Message 145, 12-Aug-2021 4:26 AM PDT (adjust for your own time zone), in the Bit Coin: 2 bit bubble topic (bolding added for emphasis):
PhatMouth writes: I earn roughly $27,000.00 a year. I have no real wealth except the apartment condo that my Mom left me. QED BTW, following the subtitle here, real estate, especially bequeathing the family home to your child, has been a common way to build up middle-class family wealth over generations. And it has turned into another example of white entitlement due to the practice of redlining: quote Since you like YouTube videos so much, here's one from Adam Ruins Everything that explains redlining (this was actually my first detailed introduction to the problem; before then we were aware of there being discriminatory practices in housing, but not of how those practices worked and had their effect):
Just on the financial side of it, non-whites have not only had more difficulty getting home loans and had to pay higher interests, but they were/are also systematically steered towards the riskier variable-rate subprime loans in which when the higher rates would kick in then those loans would fail.
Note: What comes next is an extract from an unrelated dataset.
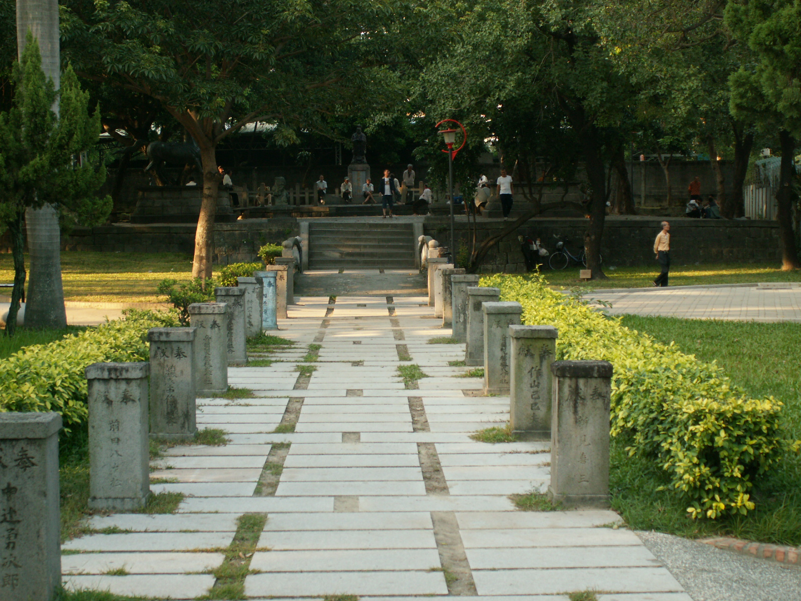 台中神社跡。

The 2008 mortgage crisis was caused in large part by subprime loans being given out even to those who did not qualify (eg, rock-bottom FICO scores) and then those risky loans were packaged and sold in mortgage bonds given the highest AAA ratings even though they were mostly filled with shit. Yeah, Margot Robbie tells us that every time we hear "subprime", think "shit." Here is her clip from The Big Short:
I've linked in scenes from that movie before. If you haven't watched it yet, I highly recommend it. Here again is the scene where the problem is explained. In a room full of men, no women present, it's a woman who interrupts with a question -- she's in the audience:
So back to white entitlement. In order to build family wealth in your home, you need to be able to keep it, which means that as long as there's a mortgage on it you pay it. If you default on that loan, then you lose the house including any and all equity you may have built up in it. Gone, even your down payment, which is a big hurdle for first-time buyers (as a veteran, we bought our first house with a GI loan, otherwise we wouldn't have been able to). And if they decide to run a freeway or other eminent domain project through your property, the compensation for that will be too little. Adam touches on how the lower property values and the very slow rate at which they appreciate in non-white neighborhoods not only keep you from being able to move up, but also create a lower property tax base to fund schools and other public services, which help to keep property values down. Elsewhere, it was pointed out that the lack of black family wealth keeps many from the capitalism dream of going into business -- difficulties in qualifying for business loans doesn't help. Instead, the neighborhood businesses (eg, corner stores) tend to be owned by wealthy immigrants (eg, Koreans, Muslims) who are seen as outsiders and whose profits leave the neighborhood leaving it even poorer. I already talked about a small New Hampshire town whose primary lumber industry had closed. They were able to keep going by having a local bank and local businesses (eg, grocery store, diner) who bought from local farmers. They were able to keep the town going by keeping the money circulating within the community. Then a burger chain moved in. Not only did it out compete the diner, but it bought its food from suppliers, thus cutting out the local farmers. And all its profits left town and went to corporate. Their money was leaving the community making it poorer. Same thing happens to small towns when a Walmart moves in; not only does it drive other businesses out of business and sucks its profits out of the community, but when they move in they negotiate and get all kinds of tax subsidies from the local governments, depriving them of revenue.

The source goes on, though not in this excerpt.